我的思考继续进行,我注意到了一个可能是这个调用原因的事情:
调用object会创建一个实例,因为object是Python中最基本的类,每次创建一个实例时,它都是与之前创建的任何实例不同的对象,并且其值始终不同于任何先前object的实例的值:
a = object()
b = object()
c = object()
d = object()
print id(a),'\n',id(b),'\n',id(c),'\n',id(d)
print a==b,a==c,a==d
print b==c,b==d,c==d
结果
10818752
10818760
10818768
10818776
False False False
False False False
所以可以确定
_dummy=object()
是一个唯一的对象,具有唯一的
id和唯一的值。顺便问一下,我想知道一个
object实例的值是什么。

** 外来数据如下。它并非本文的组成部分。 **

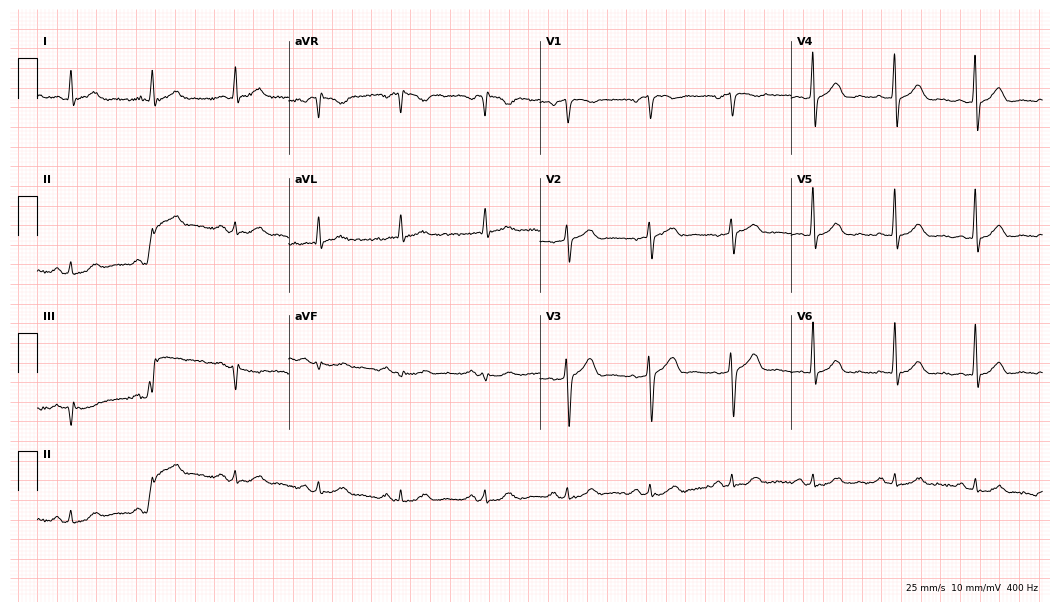
Electrocardiogram (10.2-second recording at 400 Hz), a male patient, 61 years old. Overall reading on record: normal ECG.

无论如何,以下代码展示了使用
_dummy=object
存在的问题,而使用
_dummy=object()
则没有问题。
def imperfect_squeeze(iterable, victim, _dummy=object):
previous = _dummy
print 'id(previous) ==',id(previous)
print 'id(iterable[0])==',id(iterable[0])
for item in iterable:
if item in victim and item==previous: continue
previous = item; yield item
def squeeze(iterable, victim, _dummy=object()):
previous = _dummy
print 'id(previous) ==',id(previous)
print 'id(iterable[0])==',id(iterable[0])
for item in iterable:
if item in victim and item==previous: continue
previous = item; yield item
wat = object
li = [wat,'**','**','foo',wat,wat]
print 'imperfect_squeeze\n''li before ==',li
print map(id,li)
li = list(imperfect_squeeze(li,[wat,'**']))
print 'li after ==',li
print
wat = object()
li = [wat,'**','**','foo',wat,wat]
print 'squeeze\n''li before ==',li
print map(id,li)
li = list(squeeze(li,[wat,'**']))
print 'li after ==',li
print
li = [object(),'**','**','foo',object(),object()]
print 'squeeze\n''li before ==',li
print map(id,li)
li = list(squeeze(li,[li[0],'**']))
print 'li after ==',li
结果
imperfect_squeeze
li before == [<type 'object'>, '**', '**', 'foo', <type 'object'>, <type 'object'>]
[505317320, 18578968, 18578968, 13208848, 505317320, 505317320]
id(previous) == 505317320
id(iterable[0])== 505317320
li after == ['**', 'foo', <type 'object'>]
squeeze
li before == [<object object at 0x00A514C8>, '**', '**', 'foo', <object object at 0x00A514C8>, <object object at 0x00A514C8>]
[10818760, 18578968, 18578968, 13208848, 10818760, 10818760]
id(previous) == 10818752
id(iterable[0])== 10818760
li after == [<object object at 0x00A514C8>, '**', 'foo', <object object at 0x00A514C8>]
squeeze
li before == [<object object at 0x00A514D0>, '**', '**', 'foo', <object object at 0x00A514D8>, <object object at 0x00A514E0>]
[10818768, 18578968, 18578968, 13208848, 10818776, 10818784]
id(previous) == 10818752
id(iterable[0])== 10818768
li after == [<object object at 0x00A514D0>, '**', 'foo', <object object at 0x00A514D8>, <object object at 0x00A514E0>]
问题在于经过 imperfect_squeeze() 处理后,列表中缺少 <type 'object'>
作为第一个元素。
然而,我们必须注意到,“问题”只可能出现在第一个元素是 object 的列表中:这对于如此微小的概率来说是很多反思……但是严谨的编码人员会考虑到所有情况。
如果我们使用 list 而不是 object,结果会有所不同:
def imperfect_sqlize(iterable, victim, _dummy=list):
previous = _dummy
print 'id(previous) ==',id(previous)
print 'id(iterable[0])==',id(iterable[0])
for item in iterable:
if item in victim and item==previous: continue
previous = item; yield item
def sqlize(iterable, victim, _dummy=list()):
previous = _dummy
print 'id(previous) ==',id(previous)
print 'id(iterable[0])==',id(iterable[0])
for item in iterable:
if item in victim and item==previous: continue
previous = item; yield item
wat = list
li = [wat,'**','**','foo',wat,wat]
print 'imperfect_sqlize\n''li before ==',li
print map(id,li)
li = list(imperfect_sqlize(li,[wat,'**']))
print 'li after ==',li
print
wat = list()
li = [wat,'**','**','foo',wat,wat]
print 'sqlize\n''li before ==',li
print map(id,li)
li = list(sqlize(li,[wat,'**']))
print 'li after ==',li
print
li = [list(),'**','**','foo',list(),list()]
print 'sqlize\n''li before ==',li
print map(id,li)
li = list(sqlize(li,[li[0],'**']))
print 'li after ==',li
结果
imperfect_sqlize
li before == [<type 'list'>, '**', '**', 'foo', <type 'list'>, <type 'list'>]
[505343304, 18578968, 18578968, 13208848, 505343304, 505343304]
id(previous) == 505343304
id(iterable[0])== 505343304
li after == ['**', 'foo', <type 'list'>]
sqlize
li before == [[], '**', '**', 'foo', [], []]
[18734936, 18578968, 18578968, 13208848, 18734936, 18734936]
id(previous) == 18734656
id(iterable[0])== 18734936
li after == ['**', 'foo', []]
sqlize
li before == [[], '**', '**', 'foo', [], []]
[18734696, 18578968, 18578968, 13208848, 18735016, 18734816]
id(previous) == 18734656
id(iterable[0])== 18734696
li after == ['**', 'foo', []]
在Python中,除了object之外,还有其他对象具有这种特性吗?
John Machin,为什么您在生成器函数中选择了object的实例作为哨兵?您是否已经知道上述特性?